Something unusual today. I am going to take the H7 road west out to Orpen with the rising sun at my back.
Immediately outside and no more that 100m from the gate, the cars pile up to watch a pride of lions that appear to be in hunting mode.
I quickly disentangle myself and continue. Driving out along the H7 I note something very curious. You will remember me remarking that I have not heard a Quail calling and I have not yet seen the very conspicuous Widowbird. For some obscure reason the Harlequins are suddenly in full voice – twit, twit, twitting continuously along the side of the road in the long grass.
The striking male Widowbird is being his usual busy self. I find this sudden turnaround quite mystifying.
Beyond the Bobbejaankrans lookout, I turn left and idle along the S106 which runs past Rabelais Dam (which is no more). Here I do meet a rather purposeful ellie coming along the road and must reverse for some distance.
I am surprised that despite Orpen being a popular entry gate into the Park, no cars are to be seen for a full hour. This is all explained when someone tells me that a pack of wild-dogs near Orpen have caused a traffic jam. I only see some hyena.
Calling at Orpen for a short while for breakfast, I head back to Satara along the H7 arriving at 9.30am. At midday a heavy downpour falls and a further 10mm of rain collects in my rain-gauge. Hot and steamy one can almost watch the grass bursting out of the ground. I do hope drought stricken Shingwedzi is getting some rain.
I go out early this afternoon and head straight up the H1-4 mainroad northward. Huge cumulus clouds are scatered in all directions and under each one there is a curtain of rain. It really is an impressive sight.
I am keen to explore the rather new S147 road north of Ngotso Dam. We did venture on to it a couple of years ago to view some leopard cubs but only 1km from the tar. This road is very different to all else in Kruger. It is a genuine one track road with grass growing between the tyre tracks. The road has been hardened with stones and I creep along it admiring its setting. Because of its narrowness it is one-way and it follows the Ngotso stream for about 7kms.

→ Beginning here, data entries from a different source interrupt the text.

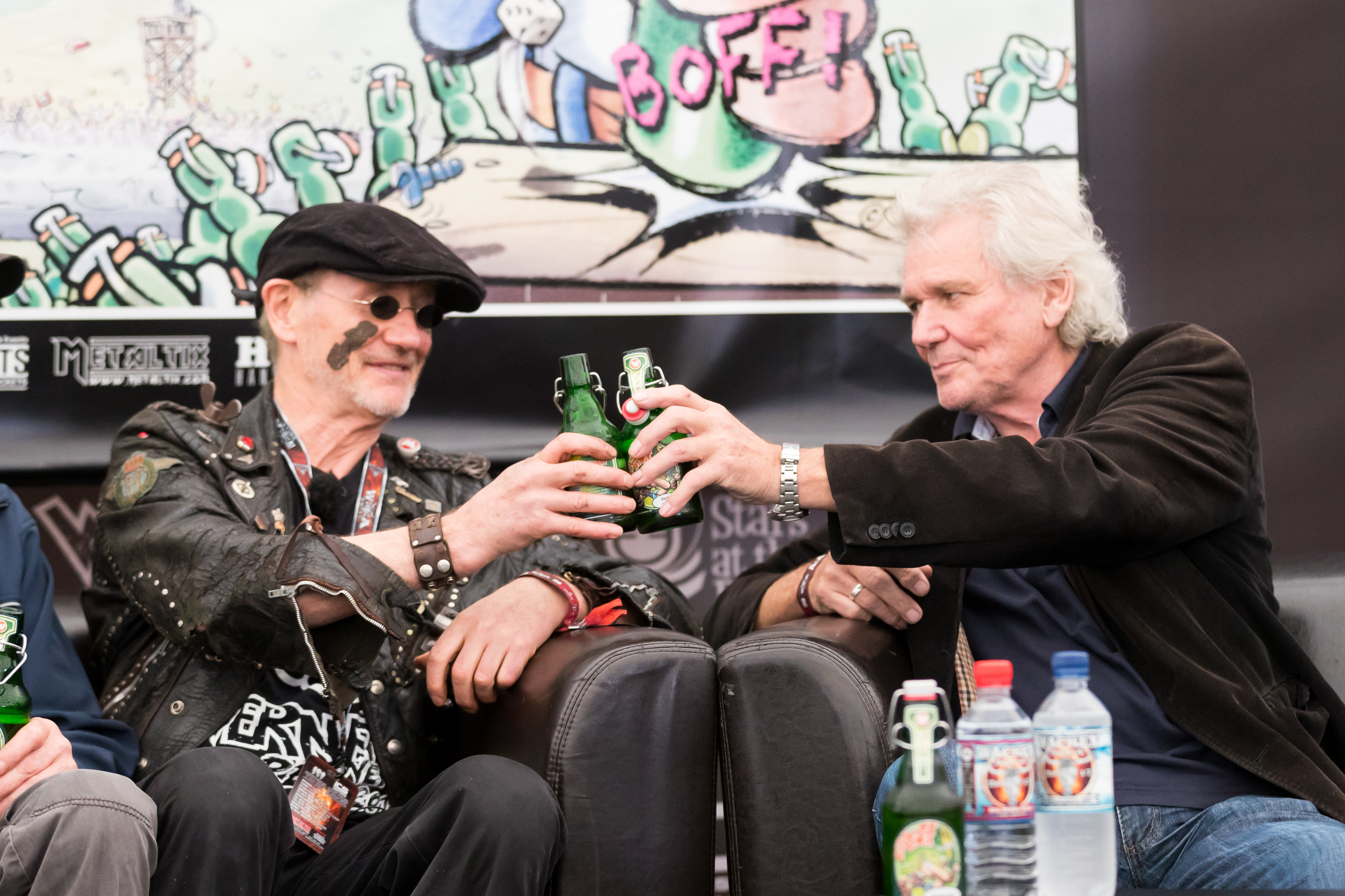 PK Werner das Rennen during Wacken Open Air at Schleswig-Holstein, Wacken, , Germany on 2017-08-04, Photo: Sven Mandel
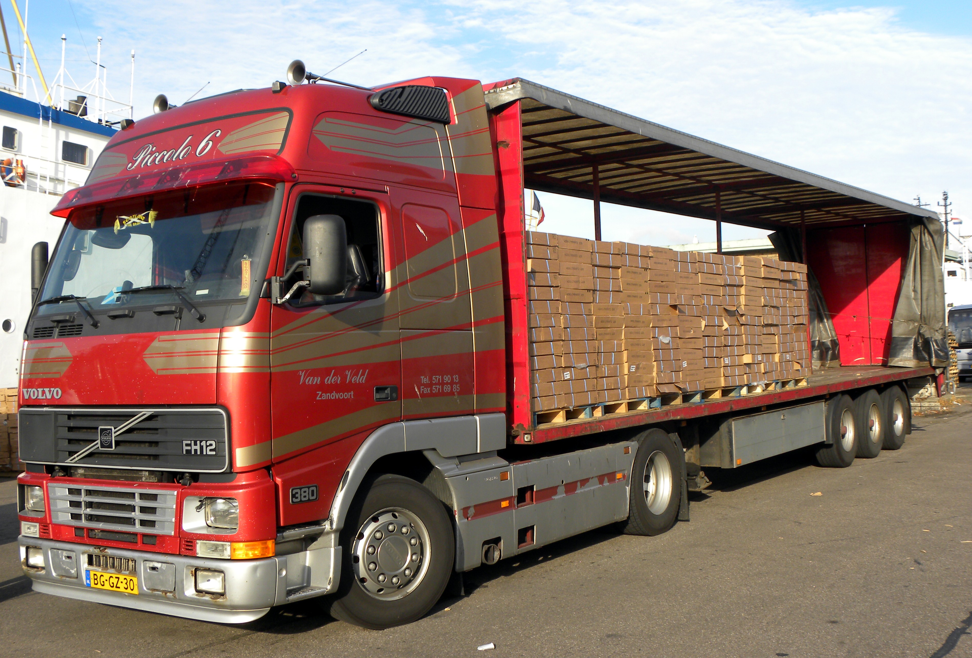 Volvo FH12 380 from Van de Veld Zandvoort.
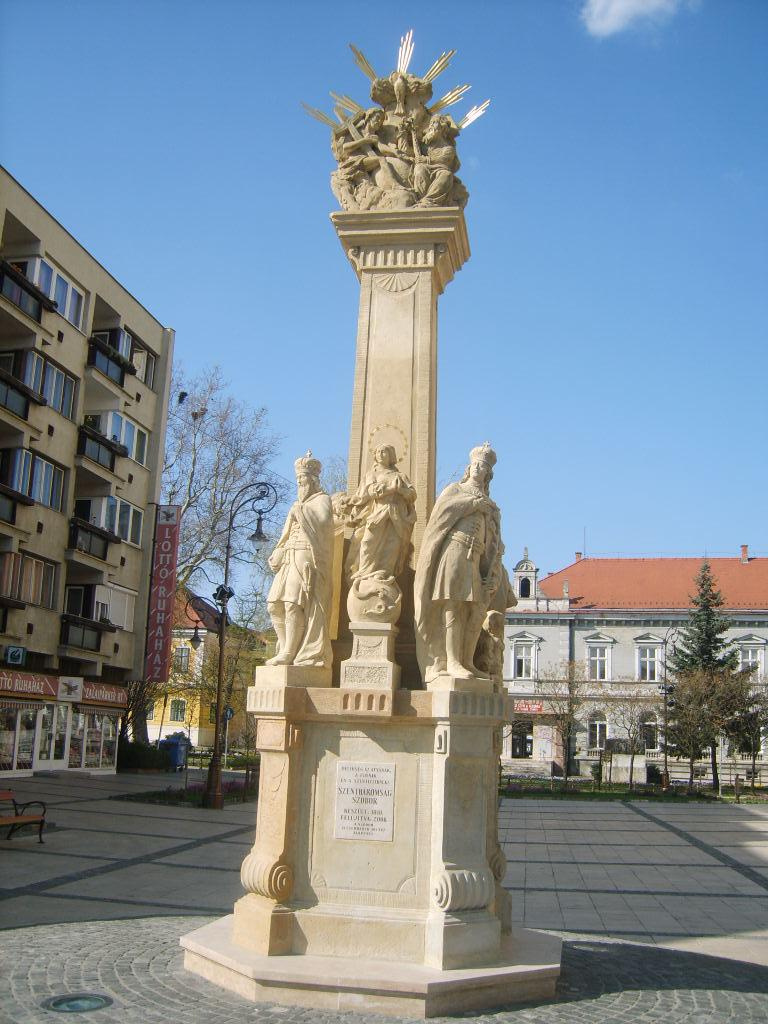 A Mindszenty téren álló Szentháromság szobor Zalaegerszegen
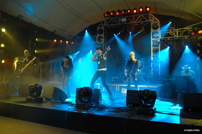 Garden Gang im Münchner Olympiapark - Theatron - August 2008
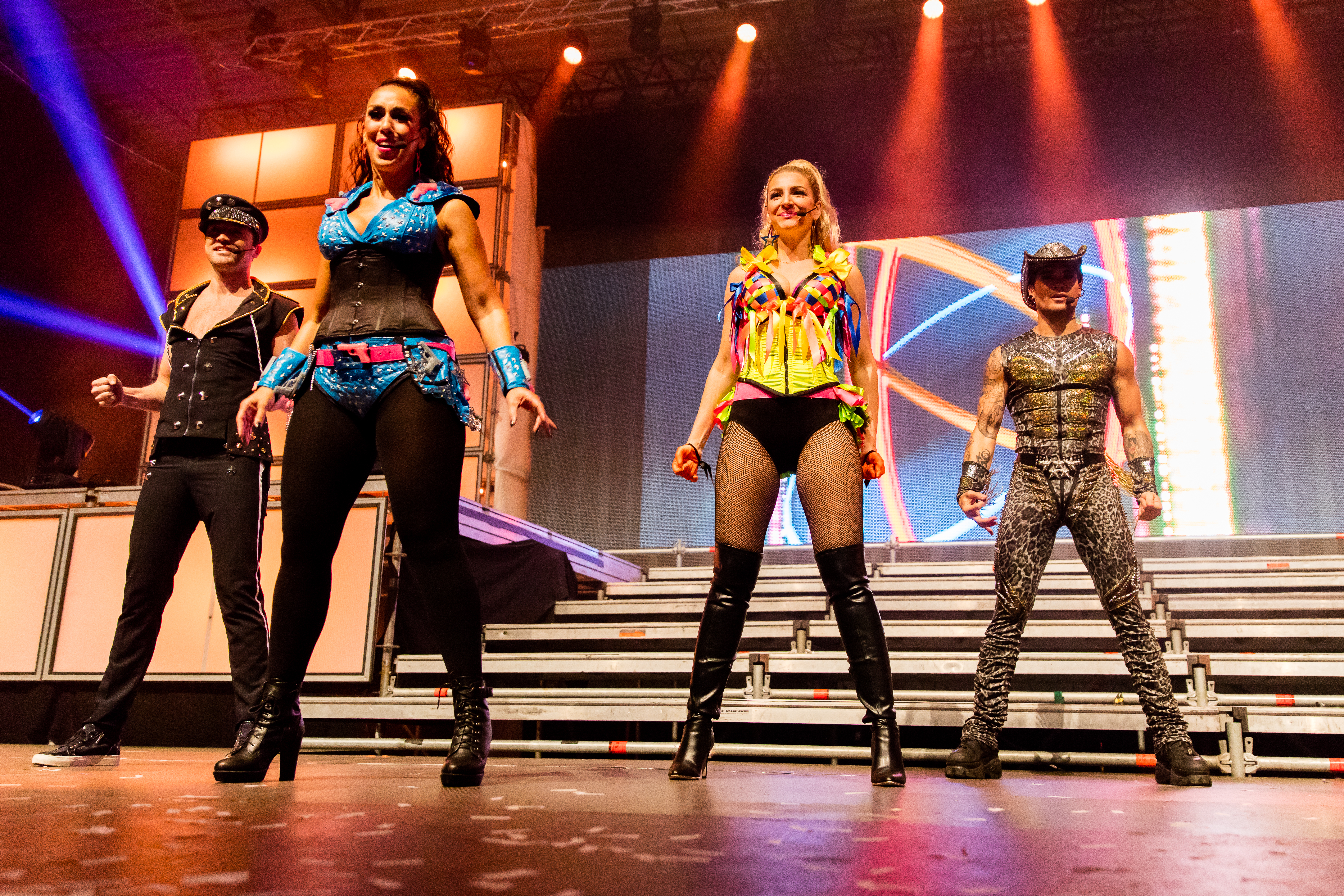 Vengaboys during sunshine live "Die 90er - Live on Stage" at Maimarkt Halle, Mannheim, Baden-Württemberg, Germany on 2015-11-28, Photo: Sven Mandel
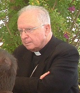 Messeigneurs Bernard Panafieu et Nicolas Brouwet lors d'une conférence de presse.
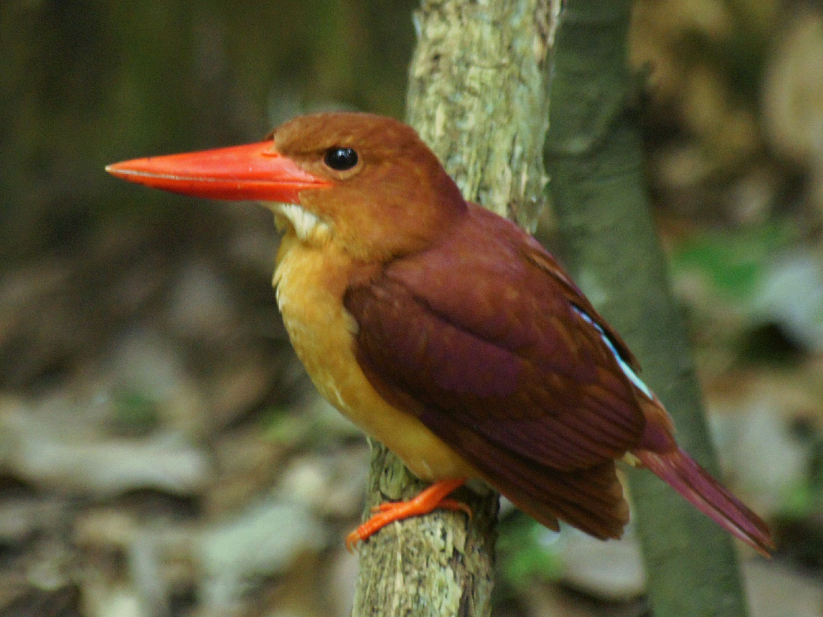 アカショウビン

Coming towards a small stream, the road dips quite steeply but reaching the bottom the Quantum slews wildly to the left and the back wheels are teetering on the edge of small drop-off into the streambed. I dare not move. What has obviously happened is that following recent rain, the road has been repaired and they had just dumped some clayey turf with no stone at all. With the rain this gives it a consistency something akin to butter.
I am now firmly marooned and there is no way that I can move so I take stock of the situation. There are no cell comms. If one of those big cumulus clouds passes over the catchment of the stream then there is a danger that the vehicle with my cameras and I will be swept away. On this remote road late afternoon, it is highly unlikely that another vehicle will arrive which means spending the night in a streambed. There is no other option – I must walk to the end of the road where it meets the busier S89 and hope someone will find me there. I arm myself with my tripod and set out slithering in my slip-slops. I hope there are no lions about or worse still a bad tempered ellie but other than some nervous impalas, all is quiet. After 1km I come to the intersection and sit on the stone signpost straining my ears for the sound of a car. Nothing. I am loathe to walk further, exposed on the open road.
It is getting late and just when I am just getting a little alarmed, two 4×4’s appear and very kindly agree to help. They are from the Czech Republic and these are overland vehicles with all the gadgets to extract vehicles from mud.
So in no time the Quantum is hauled up the slope to safety and I gratefully thank my rescuers. This Satara trip is going to be remembered for very unusual reasons.
With all the rain around I see very little except 5km from Satara I come across a male lion on the road in the gloom.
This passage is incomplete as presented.